You are viewing a plain text version of this content. The canonical link for it is here.
Posted to dev@brooklyn.apache.org by Aled Sage <al...@gmail.com> on 2014/11/20 00:54:09 UTC
Handling transient provisioning failures
Hi all,
I've spent today doing a lot of QA, deploying various apps repeatedly.
It went mostly very well, but there were a few failures.
One thing this highlights is the need to write our entities + blueprints
to handle transient failures.
Three areas spring to mind.
_*VM Provisioning Failures*_
Clouds can fail to give us an ssh'able VM.
Setting `machineCreateAttempts` will tell Brooklyn to retry if a VM
fails to be created or comes back dead-on-arrival (e.g. can't ssh).
This value currently defaults to 1 (i.e. if first attempt fails, then
abort).
Perhaps we should change the default to 2?
_*Cluster quorum size*_
When starting a cluster (e.g. 16 Cassandra nodes, or whatever), we can
get some failures.
With the default configuration, any failures result in the cluster
reporting itself as failed.
There is a configuration option, `cluster.initial.quorumSize`, which
says the minimum number of initial nodes that must come up successfully
for the cluster to be considered healthy.

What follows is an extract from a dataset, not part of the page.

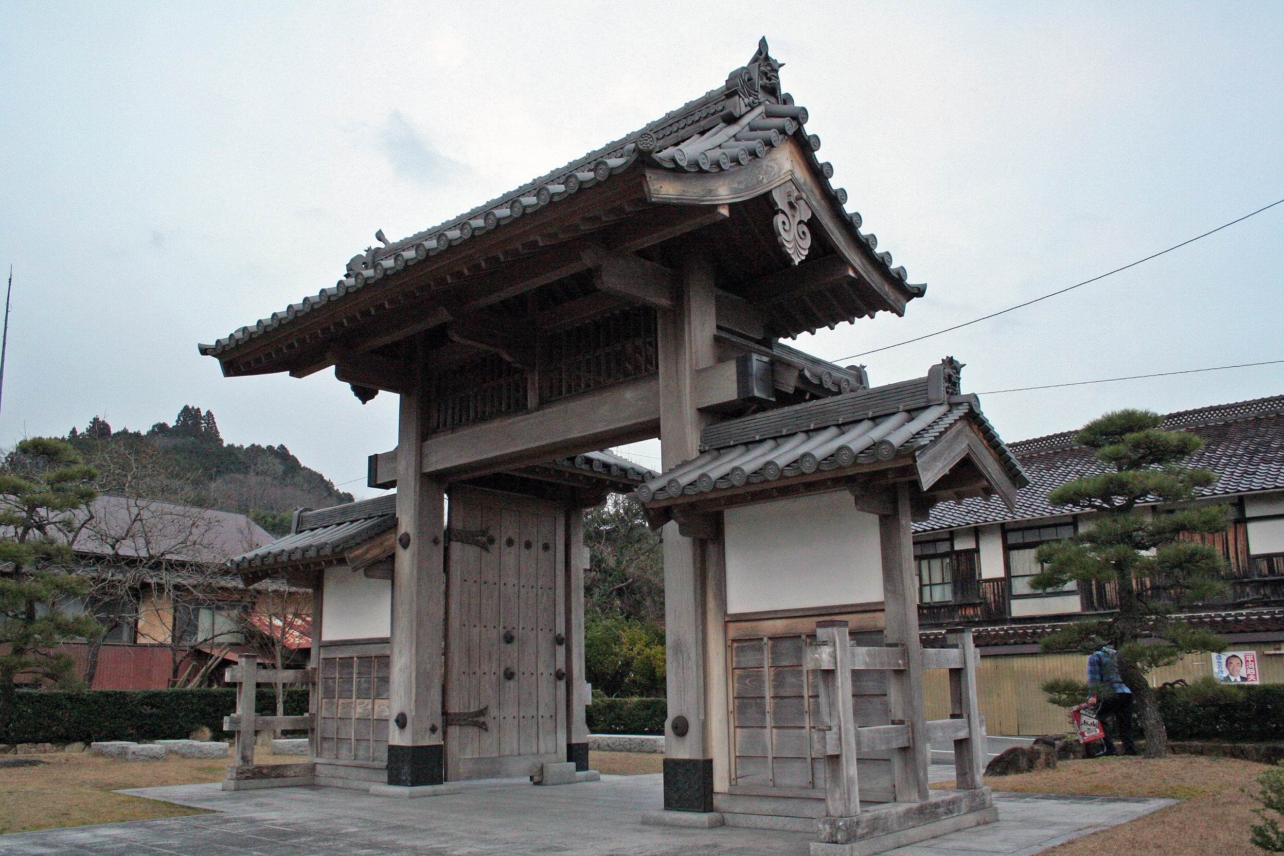 南西から見た旧土居宿の西惣門。

e.g. cluster.initial.quorumSize of 12 and cluster.initial.size of 16
means that we'll accept a maximum of 4 failures on initial deployment.
Should we have a more lenient default (e.g. two thirds of the
cluster.initial.size)?
_*Command retries*_
Provisioning commands, e.g. ssh'ing to install software, sometimes fail.
For example, today I saw:
Execution failed, invalid result -1 for installing CouchbaseNodeImpl
which most likely means there was an ssh connection failure while executing.
In situations like that, we should retry.
We should also retry by default on some other idempotent operations -
installing, customizing and stopping are good contenders; launching is
harder - it's up to the implementer to explicitly enable retry (but only
if it is written to be idempotent; otherwise stop-then-start might be
required for retry).
Aled